Monday, April 8, 2013

Talkin' Bout Stylometry

A discussion has recently sparked up over on Left in Lowell regarding stylometry.  Stylometry basically involves looking at patterns in someone's linguistic style in order to determine authorship -- it has been used to look at everything from Shakespeare to the Federalist Papers to anonymous letters in corporations.

It is not new, and it is not necessarily technical.

What is new, however, is the amount of writing samples that anyone can grab on the Internet.  In the analog era, I would've had to break into someone's attic and steal their hand-written letters; today, however, I just need to play around with Google a bit to get the data.
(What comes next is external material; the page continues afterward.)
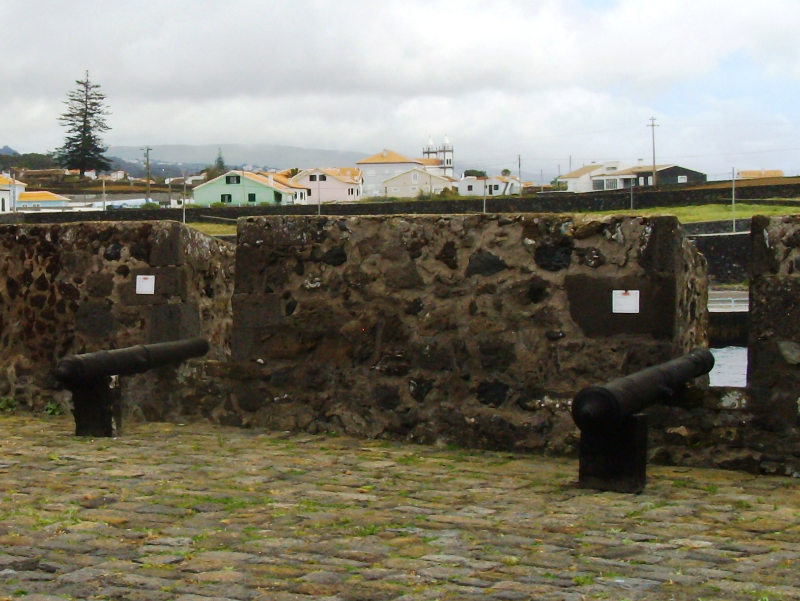 Forte do Negrito, São Mateus da Calheta, Angra do Heroísmo, ilha Terceira, Açores: aspecto do terrapleno.

Stylometry can involve many components, including word choice, average word length of text, average sentence length, average paragraph length, punctuation, and style.  With the last element in particular, it's something that be quickly and easy seen by a human reader.

Some components of stylometry prove to be not-so-useful.  Witness this chart comparing two writing samples for letter usage frequency.  Pretty cool, huh?
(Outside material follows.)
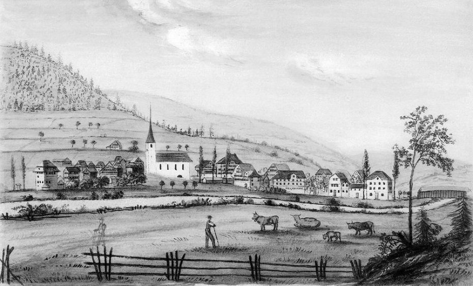 Dorfansicht von Brunnadern. Vom rechten Neckerufer aus ist die Kirche von 1763 erkennbar. Kolorierte Radierung circa 1830 date QS:P,+1830-00-00T00:00:00Z/9,P1480,Q5727902

Well, not really.  The problem is, all you're really seeing here is a common pattern of English.  This would be great to have with you if you were flying to LA for a "Wheel of Fortune" taping, but other than that, it's not super-useful.

The chart below, however, is far more useful.  What you're seeing there in blue is punctuation usage from the letter recently sent to the Sun in which the writer attempted an imitation attack against Jack Mitchell, a Left in Lowell blogger, using an amateurish combination of well-known "Jack-isms." The green sample below represents punctuation usage from the entire corpus of entries from the Brookside Tom blog.

Chi-square analysis of this  punctuation similarity you see above would only be explained by about 1 in 7 cases that might "just sort of occur" in a population sample.  By no means does it implicate Brookside Tom as the letter's author.  I ran samples involving other well-educated, talented writers and found similar results (for those who are little fast and loose with their punctuation, or for those who enjoy heavy dash, semi-colon, and parenthesis usage, not so much).

Word length carried more meaning.  The chi-square value of the results here showed that maybe 1 in 15 samples pulled from the general population would've looked something like this.

But that's when you have to go beyond the numbers and the graphs.  The letter-writer and Brookside Tom both eschew usage of the Oxford comma.  That can be seen with enough repetition in both the blog posting and even in the short letter that it reveals a pattern.  Both writers demonstrate an odd capitalization of non-proper nouns when they are placed inside of quotation marks.  They don't teach that kind of stuff in English class.  Anywhere.  That's where the randomness that could explain some of graphs 2 and 3 stops being so random.  Because that doesn't correlate with the aforementioned attributes, you now have to look at the entire thing differently...and the "random" factors are now diminished by entire orders of magnitude.

Both writers show a style that involves multi-paragraph screeds that wrap up with single-line conclusions that stand on their own.  Both show repeated, consistent use of independent and subordinate clauses inside of sentences, bookended by commas.  Both draw heavily on martial themes, images, and metaphors.

Admittedly, the last couple of paragraphs rely on subjective analysis that only a grammarian could love.  However, taken in their totality, and bearing in mind Brookside Tom's statements on Left in Lowell that he was not the author, they point to an extremely sophisticated imitation attack against both Jack and Brookside Tom.  Meanwhile, the true author conducted what is known as an obfuscation attack.

The letter-writer indicates that the Sun had the packet attached to the letter "in their possession for some time."  What would now be interesting to see is whether the Sun acknowledges this.  If so, in what format did this material originally arrive?  Was it also sent anonymously?  If not, how might the author have been privy to that bit of information?  Answers to those sorts of questions might help us pinpoint the actual identity of the sender. 


C R Krieger said...

For those, like me, who have no idea what an Oxford Comma is, it is the use of a comma before an "and" or "or" or some other connecting word when writing a series.  Not having done well in grammar in grammar school, I had to look it up.

Otherwise, I liked this analysis.

Regards  —  Cliff

The New Englander said...

Cliff, glad you liked it. Looking back it, I realize I should've used more numbers in the way I presented it. Unfortunately, there's a correlation between the first two attributes I showed, so it would be wrong to take the 1-in-7 and the 1-in-15 and just offhandedly say, now we're down to less than one percent odds.

It's quirky usage habits that actually do bring the odds of a random mix-up far, far below one percent. We could spend many hours looking at writing samples to see this in more detail, but in this case, that was the non-proper noun capitalization inside of quotes within the body of a text (as opposed to say, a headline, in which that would make more sense). It's "Prominent [Greeks]" much like "[Bush] Tax Cuts" or "Dew Sweepers."